Yeh you guys got it,

I don't want to give away exact figuresfor the grain bill out of loyalty (and also I cant remember!) but try with some flaked wheat and also cane sugar- at least that was in the grain bill at the old Leabrook plant 10+ years ago. 

The ale yeast will attenuate down to 1.004 if its a pure culture in good condition and the sugar profile is right. A long maltose rest is a good start but you might want to try a mash out rest over 70 to make sure all the small starch granules are gelatinised. 

Good luck and now I will disappear into the anonymity of the net..........

BREWER X


----------



## Hutch

srepooc xe said:


> Good luck and now I will disappear into the anonymity of the net..........
> 
> BREWER X


"srepooc xe" - otherwise known as "Kaiser Soze"...
...And like that, pfff. He's gone!


----------



## discoloop

I've always thought Coopers should do a "Coopers Wheat" in a similar style to their sparkling, so thought I'd give this recipe a go but significantly upping the quantity of wheat. 

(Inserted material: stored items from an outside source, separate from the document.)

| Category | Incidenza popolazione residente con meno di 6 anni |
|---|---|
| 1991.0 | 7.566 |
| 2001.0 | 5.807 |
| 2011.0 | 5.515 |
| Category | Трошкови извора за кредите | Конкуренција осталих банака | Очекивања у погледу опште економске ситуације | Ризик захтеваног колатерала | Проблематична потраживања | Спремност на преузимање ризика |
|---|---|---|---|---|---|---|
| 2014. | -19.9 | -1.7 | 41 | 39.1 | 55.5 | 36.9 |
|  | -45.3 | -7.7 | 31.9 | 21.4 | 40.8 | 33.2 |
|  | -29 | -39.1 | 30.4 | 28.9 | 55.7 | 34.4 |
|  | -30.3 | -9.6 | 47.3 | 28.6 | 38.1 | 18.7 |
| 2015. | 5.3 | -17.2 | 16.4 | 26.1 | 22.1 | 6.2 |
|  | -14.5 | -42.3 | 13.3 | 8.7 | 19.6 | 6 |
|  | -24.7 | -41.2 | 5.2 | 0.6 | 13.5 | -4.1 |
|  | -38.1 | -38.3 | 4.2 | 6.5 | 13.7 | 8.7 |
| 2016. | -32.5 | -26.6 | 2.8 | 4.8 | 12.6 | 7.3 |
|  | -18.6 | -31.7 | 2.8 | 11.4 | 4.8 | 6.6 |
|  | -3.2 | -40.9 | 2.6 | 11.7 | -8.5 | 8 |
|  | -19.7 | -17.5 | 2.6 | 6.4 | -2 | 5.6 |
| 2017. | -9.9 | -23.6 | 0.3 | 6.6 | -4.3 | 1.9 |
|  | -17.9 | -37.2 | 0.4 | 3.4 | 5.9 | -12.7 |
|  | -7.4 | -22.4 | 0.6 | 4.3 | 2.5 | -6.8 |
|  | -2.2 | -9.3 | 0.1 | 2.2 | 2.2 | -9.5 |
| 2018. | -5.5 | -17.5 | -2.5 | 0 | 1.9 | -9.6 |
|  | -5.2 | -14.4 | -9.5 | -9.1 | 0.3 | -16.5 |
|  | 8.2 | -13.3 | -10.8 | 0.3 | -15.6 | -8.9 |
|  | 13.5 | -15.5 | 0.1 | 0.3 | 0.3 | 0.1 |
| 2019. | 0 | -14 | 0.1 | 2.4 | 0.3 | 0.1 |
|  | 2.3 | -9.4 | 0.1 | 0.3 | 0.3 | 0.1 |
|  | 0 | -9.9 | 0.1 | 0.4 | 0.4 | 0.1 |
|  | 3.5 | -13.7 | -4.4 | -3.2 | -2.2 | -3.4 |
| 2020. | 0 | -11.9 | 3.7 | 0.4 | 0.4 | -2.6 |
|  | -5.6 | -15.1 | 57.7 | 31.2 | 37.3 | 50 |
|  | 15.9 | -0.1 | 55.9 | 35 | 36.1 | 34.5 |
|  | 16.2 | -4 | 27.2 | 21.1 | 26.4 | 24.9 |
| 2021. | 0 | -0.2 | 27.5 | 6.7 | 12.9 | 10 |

Has anyone done anything similar?


----------



## Bribie G

I tweaked the recipe and added 500g Munich 2, 100g Melanoidin, 100g wheat malt, 100g dark crystal and 10% sugaz and did a taste test with my 2 lads with a couple of tallies of Sparkling from the pub, and a couple of tallies of mine and much preferred my maltier version.

I also ended up with more 'pear' than the commercial variety. Reason I upped the malt was because it was for an Aussie Pale Ale comp but the instructions were to produce and Aussie Pale with 'a twist' so my twist was to really hike up the malt aroma. I've also entered it in the current BABBs big comp so will be interested to get feedback.

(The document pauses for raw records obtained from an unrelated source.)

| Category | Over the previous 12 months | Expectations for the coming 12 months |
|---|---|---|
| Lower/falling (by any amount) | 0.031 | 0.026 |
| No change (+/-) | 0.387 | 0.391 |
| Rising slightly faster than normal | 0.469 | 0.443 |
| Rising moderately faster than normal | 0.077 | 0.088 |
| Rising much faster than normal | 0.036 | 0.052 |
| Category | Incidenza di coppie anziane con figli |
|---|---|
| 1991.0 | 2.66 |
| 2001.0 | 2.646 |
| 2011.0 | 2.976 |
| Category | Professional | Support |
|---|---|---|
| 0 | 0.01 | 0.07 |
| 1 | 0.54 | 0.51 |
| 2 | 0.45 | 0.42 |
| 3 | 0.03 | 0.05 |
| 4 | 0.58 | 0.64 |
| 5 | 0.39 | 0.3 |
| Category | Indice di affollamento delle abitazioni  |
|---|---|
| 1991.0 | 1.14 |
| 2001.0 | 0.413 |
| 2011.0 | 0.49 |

On the starter question, tallies are currently three for $15 at Liquorland and I used two tallies to get the sample. Tough job but somebody had to do it.


----------



## eamonnfoley

A question more related to the style than to the specific recipe (but still on topic!):

Does anyone brew this beer using different hops for bittering? I have a shirtload of EKG and pacific hallertau. I know it wont be a clone, but if I bittered with EKG or pacific hallertau, and the rest of the recipe stayed the same, I imagine I would get a decent Aussie sparkling ale? After all, its yeast driven right?

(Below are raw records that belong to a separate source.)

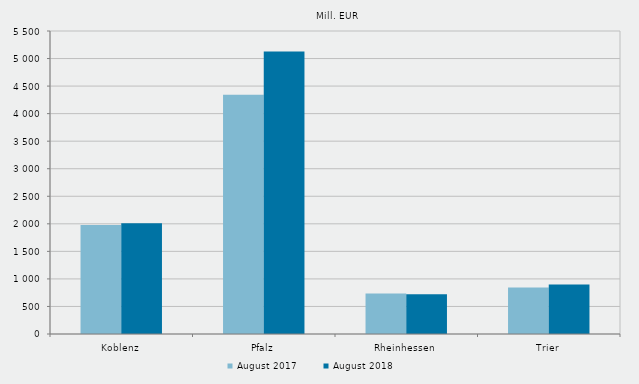
| Category | August 2017 | August 2018 |
|---|---|---|
| Koblenz | 1978.649 | 2011.647 |
| Pfalz | 4343.284 | 5126 |
| Rheinhessen | 733.833 | 720.009 |
| Trier | 842.604 | 900.438 |

Or is it an anchor steam type style where only the traditional hops really work? Doubt that given is no flavour hopping anyway.


----------



## AndrewQLD

I think if your not worried about it being a clone as such then the pacific hallertau would be nice, I can see it being very refreshing. EKG would would lend a nice earthy fruitiness to the beer and would be nice too.
Give it a whirl and tell us the results.

Andrew


----------



## buttersd70

Andrew, do you know what hops were used at coopers prior to the development of POR?


----------



## eamonnfoley

AndrewQLD said:


> I think if your not worried about it being a clone as such then the pacific hallertau would be nice, I can see it being very refreshing. EKG would would lend a nice earthy fruitiness to the beer and would be nice too.
> Give it a whirl and tell us the results.
> 
> Andrew



I'll give it a go with the p.hallertau and see how it comes out. I've got a kilo of them to get through. I think they will go well in an Alt as well, which I plan to brew ASAP.


----------



## geoffi

discoloop said:


> I've always thought Coopers should do a "Coopers Wheat" in a similar style to their sparkling, so thought I'd give this recipe a go but significantly upping the quantity of wheat.
> 
> Has anyone done anything similar?




I am planning something like this: 50% wheat, 40% JW trad, 7% sugar, 3% crystal. OG about 1.042. Bitter to about 22IBU, ferment with Cooper's bottle yeast. I think the yeast has enough character to make it an interesting brew.


----------



## AndrewQLD

buttersd70 said:


> Andrew, do you know what hops were used at coopers prior to the development of POR?



EKG I would assume Butters, correct me if I'm wrong though.

You know I think Fuggles would be awesome in this recipe, that great earthiness with the bready yeast would be nice.

Andrew


----------



## buttersd70

AndrewQLD said:


> EKG I would assume Butters, correct me if I'm wrong though.
> 
> You know I think Fuggles would be awesome in this recipe, that great earthiness with the bready yeast would be nice.
> 
> Andrew



I really don't know either, which is why I asked. I would have assumed ekg or fuggle. You're right about the fuggle going nice with this yeast, though. I've used coopers recultured yeast a few times in simple pale beers (not clones). I've used it with Northern Brewer and fuggle in combination, when clearing bits and bobs, as well as fuggle on it's own. Noice.


----------



## Bribie G

I understand that Australian breweries have long had a preference for some of the USA hops such as Cluster (still used in XXXX) and would guess that the varieties grown in Tas and Victoria would have been intermingled with UK ancestors as well. POR was bred from Pride of Kent IIRC.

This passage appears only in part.